Postnatal electroporation
Postnatal electroporation was performed at postnatal day 2 (P2). The postnatal mice were anesthetized by hypothermia. Pseudo-stereotaxic injection [from lambda medial-lateral (M/L): −1,2; anterior-posterior (A/P): 2; dorsal-ventral (D/V): 2,5-2] using glass micropipette (Drummond Scientific Company, Wiretrol I 50 μl, 5-000-1050) was performed, and 2 μl of plasmid (between 5 and 8 μg/μl) was injected. Animals were subjected to five pulses of 99.9 V during 50 ms separated by 950 ms using the CUY21 SC Electroporator and 10-mm tweezer electrode (CUY650-10, Nepa Gene). The animals were placed on 37°C plates to restore their body temperature before returning with their mother. Animals were considered as fully restored when pups were moving naturally, and their skin color returned to pink.
Acute brain slices
Brain slices from mice aged from P6 to P10 were prepared as previously described (40). Pups were sacrificed by decapitation, and the brain was quickly removed from the skull. Sagittal brain slices (250 μm) were cut with a VT1200S microtome (Leica). Slices were prepared in the ice-cold cutting solution of the following composition: 125 mM NaCl, 0.4 mM CaCl2, 1 mM MgCl2, 1.25 mM NaH2PO4, 26 mM NaHCO3, 5 mM sodium pyruvate, 20 mM glucose, and 1 mM kynurenic acid, saturated with 5% CO2 and 95% O2. Slices were incubated in this solution for 30 min at room temperature and then placed in recording solution (identical to the solution used for cutting, except that the Ca2+ concentration was 2 mM and kynurenic acid was absent) for at least 30 min at 32°C before image acquisition.
Time-lapse video microscopy
To analyze cell migration and centrosome dynamics, images were obtained with an inverted SP5D confocal microscope (Leica). Images were taken every 3 min for 2 to 3 hours using a 40×/ 1.25–numerical aperture (N.A.) objective with 1.5 optical zoom.

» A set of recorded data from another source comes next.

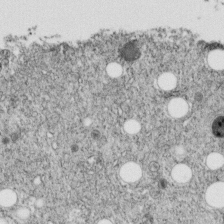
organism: C. elegans
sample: C. elegans embryo early stage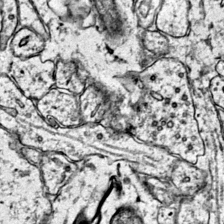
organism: Mouse
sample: Primary visual cortex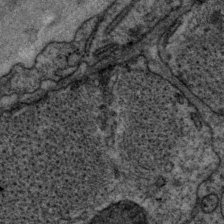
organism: P. pacificus
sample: Pharynx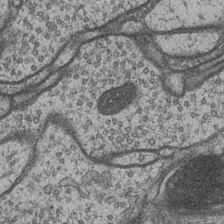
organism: Drosophila
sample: Optic medulla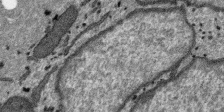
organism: Human
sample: Lung epithelial cells, uninfected (mock) control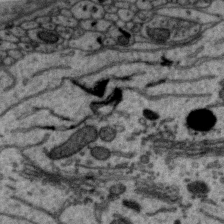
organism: Zebra finch
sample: Brain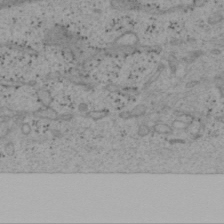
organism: Human
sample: HeLa cells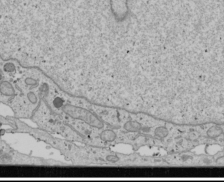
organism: Human
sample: Mitochondria in U2OS cells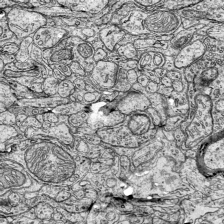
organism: Mouse
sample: Visual Cortex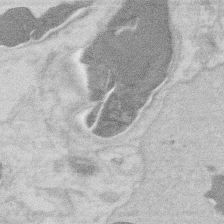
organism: Mouse
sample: T cell stromal cell synapse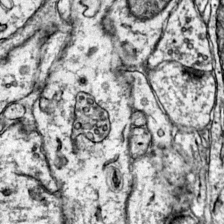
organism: Mouse
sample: Primary visual cortex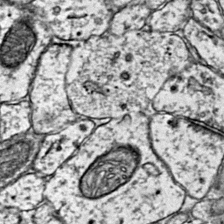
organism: Mouse
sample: Primary visual cortex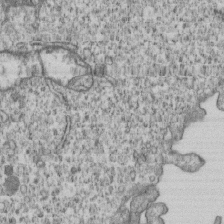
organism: Human
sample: MDA-MB-231 cells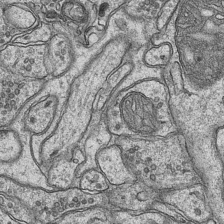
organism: Mouse
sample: CA1 Hippocampus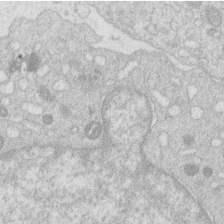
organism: Human
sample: Macrophage cells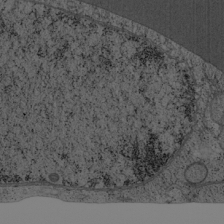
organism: African green monkey
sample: COS-7 cells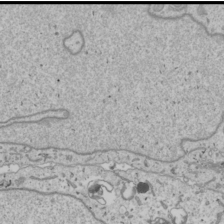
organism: Human
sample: Mitochondria in U2OS cells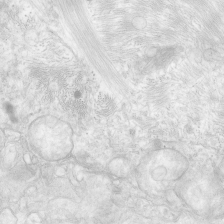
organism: Human
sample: Neocortex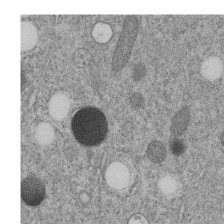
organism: C. elegans
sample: C. elegans embryo early stage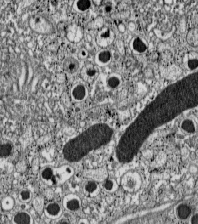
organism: C57BL Mouse
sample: Pancreatic islet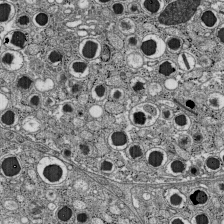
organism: C57BL Mouse
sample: Pancreatic islet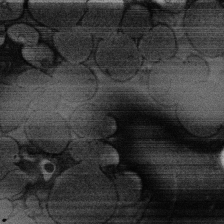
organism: Rat
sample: Salivary granule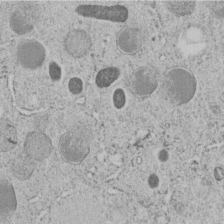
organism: C. elegans
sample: C. elegans embryo early stage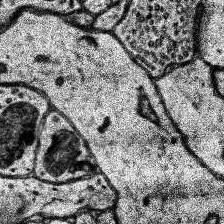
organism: Human
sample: Temporal Lobe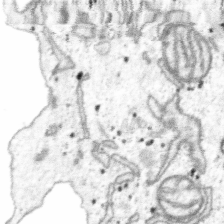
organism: Human
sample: HeLa cells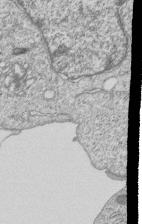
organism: Human
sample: MDA-MB-231 cells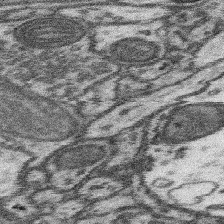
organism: Mouse
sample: Somatosensory cortex neuropil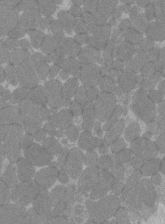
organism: C57BL Mouse
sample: Tibialis anterior muscle cell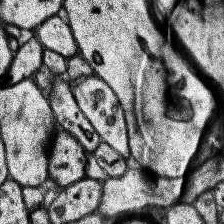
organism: Human
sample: Temporal Lobe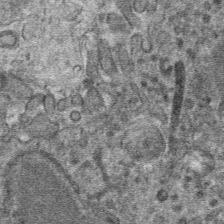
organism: Mouse
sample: Mouse hepatocytes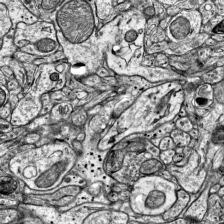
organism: Mouse
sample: Visual Cortex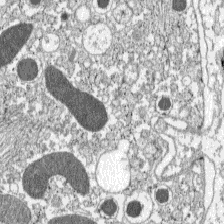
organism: C57BL Mouse
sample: Pancreatic islet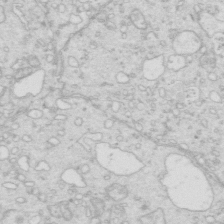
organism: Mouse
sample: Multiciliated cells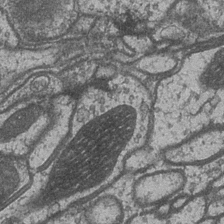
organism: Drosophila
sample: Optic medulla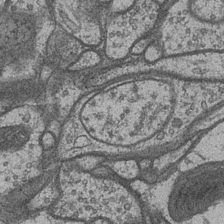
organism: Drosophila
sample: Optic medulla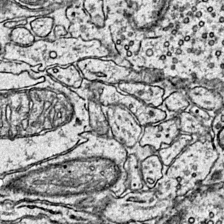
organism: Mouse
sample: Primary visual cortex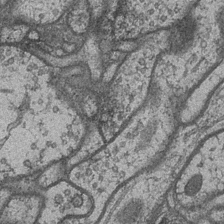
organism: Drosophila
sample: Optic medulla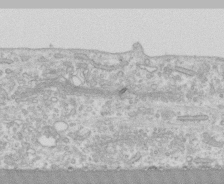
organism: Human
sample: CRL-1474

Biosensor images were acquired with an upright two-photon microscope Leica SP5 MPII with a 25×/ 0.95-N.A. objective, 4× optical zoom, and a GaAsP hybrid detector. The excitation wavelength was set at 850 nm to excite the mTurquoise2 donor. The two emission wavelengths were acquired simultaneously with filters of 479 ± 20 nm and 540 ± 25 nm. Image stacks with 2-μm intervals were taken every minute for 1 hour. The presence of tdTomato, indicative of CRE recombinase or miRNA, was assessed with a confocal head. For simultaneous detection of the centrin-RFP and biosensor, two-photon excitation for the biosensor and confocal head for centrin-RFP were alternated. Stacks were spaced by 1 μm and acquired every 2 min.
The temperature in the microscope chamber was maintained at 32°C for embryos and postnatal imaging or 35°C for P30 imaging, and brain slices were continuously perfused with heated recording solution (see above) saturated with 5% CO2 and 95% O2.
Analyses of neuronal migration
Analyses were performed using ImageJ (NIH Image; National Institutes of Health, Bethesda, MD) software and MTrackJ plugin (41). The nucleus and the centrosome of each cell were tracked manually on each time frame during the whole movie. For cell migration and centrosome movement characteristics, calculation of speed, nuclear translocation frequency, and pausing time were performed using the x,y,t coordinates of the nucleus of each cell.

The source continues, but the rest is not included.